Why Glasswing Changes the Patch Triage Game

Before Glasswing, the CVE pipeline was gated by human effort. A security researcher would find a bug, write it up, and eventually it would flow into your vulnerability scanner. The rate was bounded by the number of researchers in the world and their available hours.

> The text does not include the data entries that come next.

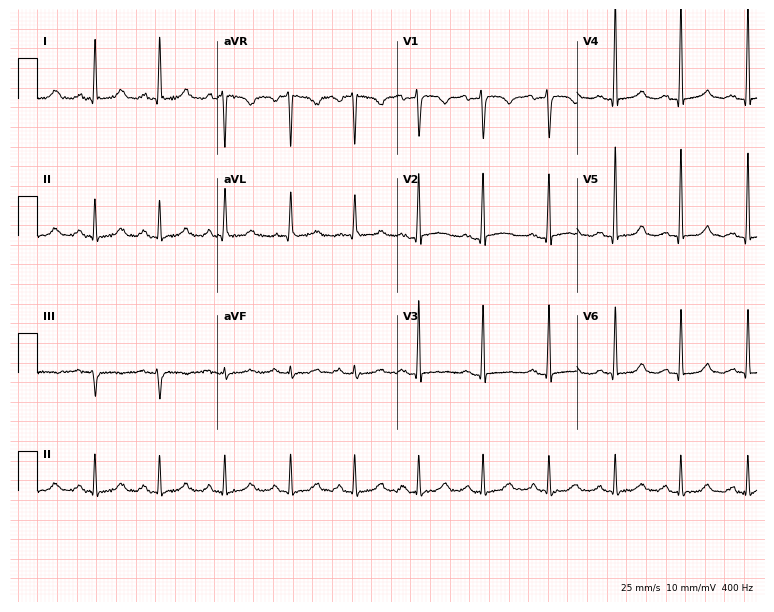
12-lead ECG from a 65-year-old female. No first-degree AV block, right bundle branch block, left bundle branch block, sinus bradycardia, atrial fibrillation or sinus tachycardia recorded for this tracing. Only these six findings were labelled.
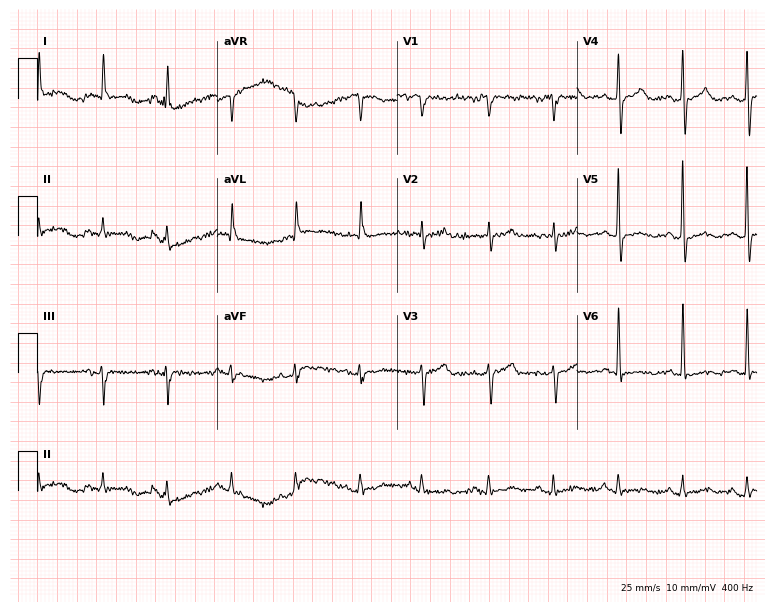
ECG (7.3-second recording at 400 Hz) — an 85-year-old male. Screened for six findings — first-degree AV block, right bundle branch block (RBBB), left bundle branch block (LBBB), sinus bradycardia, atrial fibrillation (AF), sinus tachycardia — none is recorded. Only these six findings were labelled.
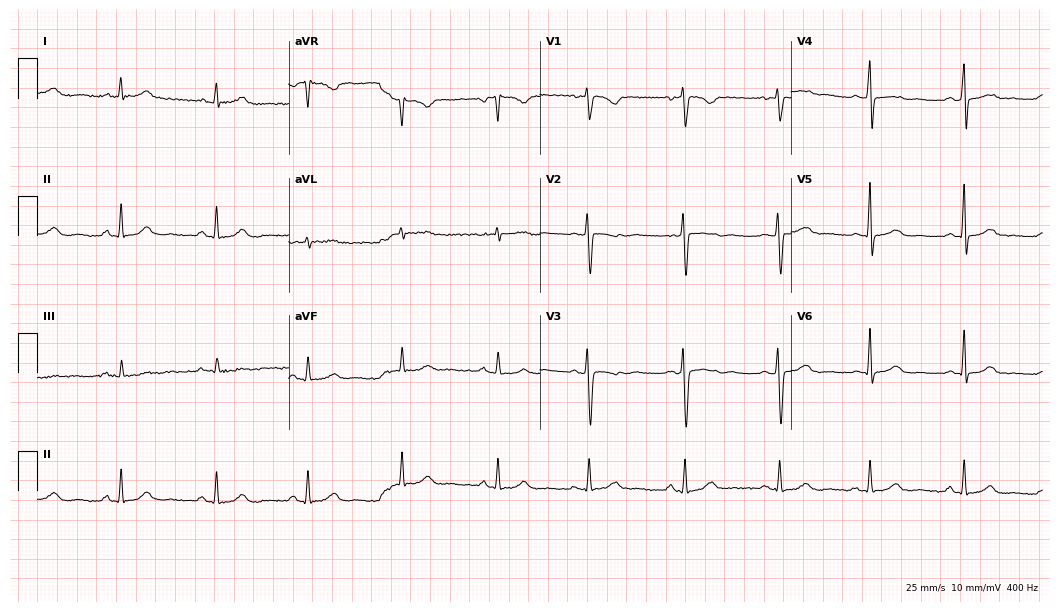
ECG — a woman, 39 years old. Labelled as a normal ECG.

Glasswing's Mythos Preview model changed that in two ways:

  1. Volume shock: 10,000+ critical findings in one month from 50 partners means the global CVE rate just jumped by an order of magnitude — and it's accelerating as more organizations join the program.
  2. AI-discovered ≠ AI-exploitable: Not every AI-discovered vulnerability is exploitable in the real world. The false positive rate matters, but even at Cloudflare's "better than human" rate, the raw number of true positives is overwhelming without automated triage.
The strategic insight: In the pre-Glasswing world, patch triage was a weekly meeting. In the Glasswing world, it's a real-time stream. The teams that automate triage will have a 24-hour response time. The teams that don't will have a 12-week backlog.

Automating Your Patch Triage Pipeline

OpenClaw's cron system turns this from a manual scan into an autonomous security operation:

Daily triage scan (8 AM your time):

  1. Create a Cron Job in your OpenClaw dashboard
  2. Schedule: 0 8 * * *
  3. Message: "Triage the last 24 hours of vulnerability disclosures against my stack. Only 🔴 and 🟠 findings. If nothing urgent, say '✅ All clear.'"
  4. Deliver to your Telegram chat

Weekly deep dive (Saturday 10 AM):

  1. Second cron job: 0 10 * * 6
  2. Message: "Run a full weekly patch triage for the last 7 days. Include all severity levels, trend analysis, and any dependencies approaching end-of-life."

Two cron jobs. Zero ongoing effort. Every morning you wake up to a patch plan — not a firehose of alerts.

⚠️ Important caveat: This agent is a triage and prioritization tool. It helps you decide what to patch and in what order. It does not apply patches automatically — always test patches in staging before production deployment. For critical zero-days with active exploitation, follow your incident response process, not a cron job.